▶ **Information shown**:
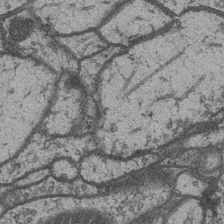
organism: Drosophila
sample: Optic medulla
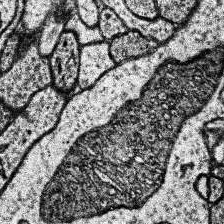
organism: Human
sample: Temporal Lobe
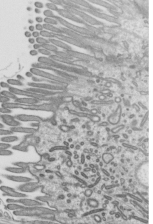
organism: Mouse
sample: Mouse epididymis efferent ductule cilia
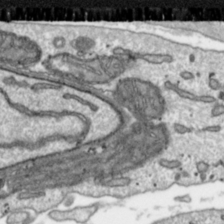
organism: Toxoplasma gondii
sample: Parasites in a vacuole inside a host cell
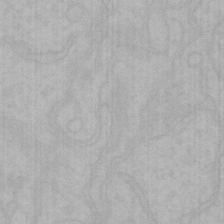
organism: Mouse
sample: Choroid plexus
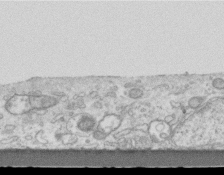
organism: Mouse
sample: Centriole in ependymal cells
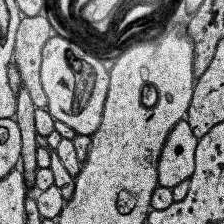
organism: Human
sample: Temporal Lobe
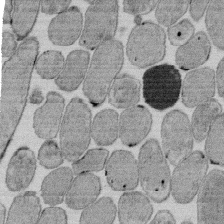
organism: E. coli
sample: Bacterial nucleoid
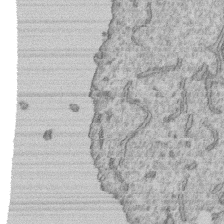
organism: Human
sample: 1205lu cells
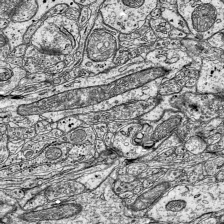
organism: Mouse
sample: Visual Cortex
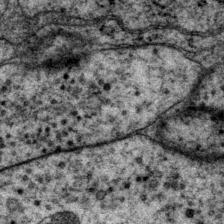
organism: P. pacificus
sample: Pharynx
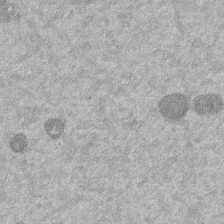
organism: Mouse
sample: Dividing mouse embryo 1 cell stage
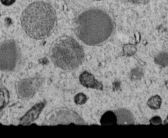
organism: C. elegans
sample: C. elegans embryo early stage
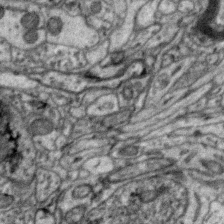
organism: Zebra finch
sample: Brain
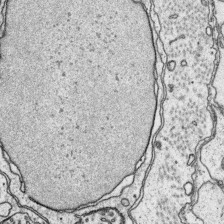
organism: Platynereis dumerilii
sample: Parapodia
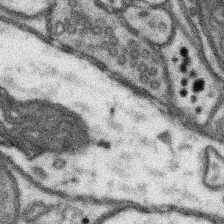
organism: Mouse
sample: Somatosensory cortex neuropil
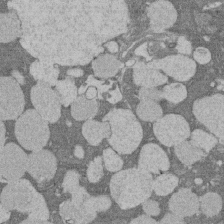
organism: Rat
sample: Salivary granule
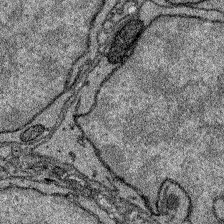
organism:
--
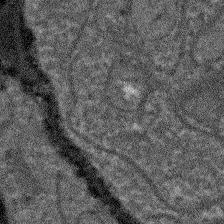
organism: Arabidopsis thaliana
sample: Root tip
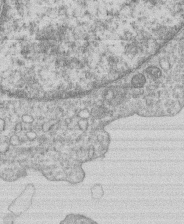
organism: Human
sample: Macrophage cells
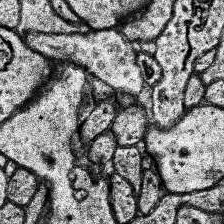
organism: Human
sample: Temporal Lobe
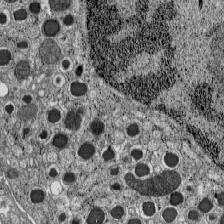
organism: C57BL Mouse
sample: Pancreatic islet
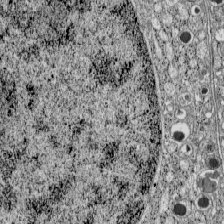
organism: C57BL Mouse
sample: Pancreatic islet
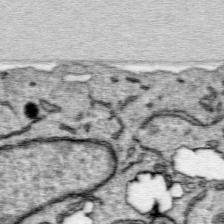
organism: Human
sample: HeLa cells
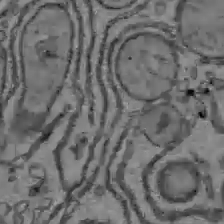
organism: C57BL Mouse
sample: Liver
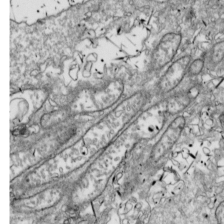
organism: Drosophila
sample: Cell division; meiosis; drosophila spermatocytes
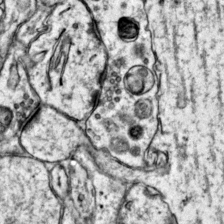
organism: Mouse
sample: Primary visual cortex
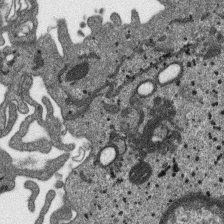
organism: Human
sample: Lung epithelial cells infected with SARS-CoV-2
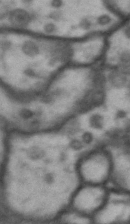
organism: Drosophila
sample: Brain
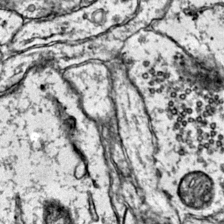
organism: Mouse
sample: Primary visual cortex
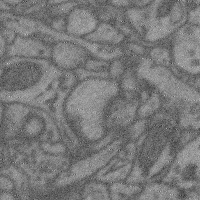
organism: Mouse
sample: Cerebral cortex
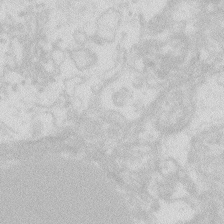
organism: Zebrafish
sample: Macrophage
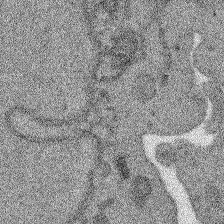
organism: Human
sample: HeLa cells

▶ **To do**:
Copy out all lines of the material containing the word "cells".

▶ **Answer for this exercise**:
sample: Centriole in ependymal cells
sample: 1205lu cells
sample: Macrophage cells
sample: HeLa cells
sample: Lung epithelial cells infected with SARS-CoV-2
sample: HeLa cells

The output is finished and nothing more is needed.